We are pleased to announce that on March 4, 2025, an updated Rich Text Editor will be introduced in the MyFitnessPal Community. To learn more about the upcoming changes, please click here. We look forward to sharing this new feature with you!

Experimental Muffins - Results *FLAT* Suggestions?

eacatterton
eacatterton Posts: 111 Member
edited November 2024 in Recipes
I have been trying lately to create healthier baking habits. (I love to bake). So I found a recipe for some muffins, but I altered it slightly to include some ingredients I wanted, and I used wheat flour instead of white. The result was not what I was looking for. They taste alright, but they are not "muffins". My husband actually called them hockey pucks :( They were flat and slightly dense. Maybe someone here can suggest something that will make this recipe work?

Ingredients:


King Arthur - Premium 100% Whole Wheat Flour, 1 cup

Quaker Oats - Quick -1 Minute, 3/4 cup dry

Smart Balance - Free Fat Milk With Omega-3, 1 Cup

Berryhill (Aldi) {Correct} - Crunchy Peanut Butter, 10 tbsp.

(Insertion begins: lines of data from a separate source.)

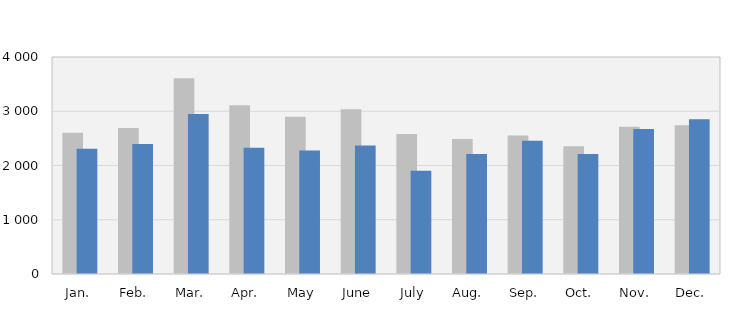
| Category | 2021 | 2022 |
|---|---|---|
| Jan. | 2604 | 2308 |
| Feb. | 2690 | 2398 |
| Mar. | 3610 | 2951 |
| Apr. | 3111 | 2328 |
| May | 2900 | 2276 |
| June | 3039 | 2370 |
| July | 2579 | 1905 |
| Aug. | 2487 | 2212 |
| Sep. | 2551 | 2455 |
| Oct. | 2355 | 2210 |
| Nov. | 2714 | 2675 |
| Dec. | 2740 | 2854 |
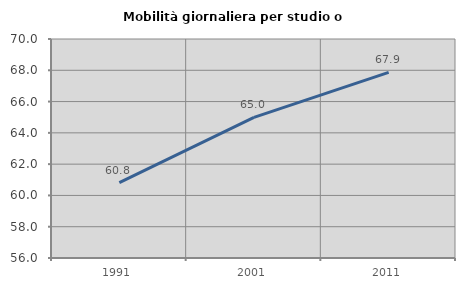
| Category | Mobilità giornaliera per studio o lavoro |
|---|---|
| 1991.0 | 60.819 |
| 2001.0 | 64.994 |
| 2011.0 | 67.865 |

Dole - Ripe Banana, 0.5 Medium Ripe

Egg - 70 Calories Candee - Raw, 1 egg

Mccormick's - Pure Vanilla Extract, 1 tsp

Spices - Cinnamon, ground, 0.5 tbsp

This made 12 muffins. I am still eating them...they are just not what I was expecting.

Any comments will be appreciated!!! :)

Replies

  • add a tsp of baking powder it will help it rise
  • eileen7316
    eileen7316 Posts: 72 Member
    10 Tablespoons peanut butter?? Is it really 10?
  • For_the_Last_Time
    For_the_Last_Time Posts: 136 Member
    As someone else said baking powder will help rise, using all wheat flour will produce denser results though then all purpose white flour which isn't a bad thing just you won't get the same results.
  • giggitygoo
    giggitygoo Posts: 1,978 Member
    Swapping for whole wheat bread flour will help, and so will adding 1 teaspoon baking soda or baking powder.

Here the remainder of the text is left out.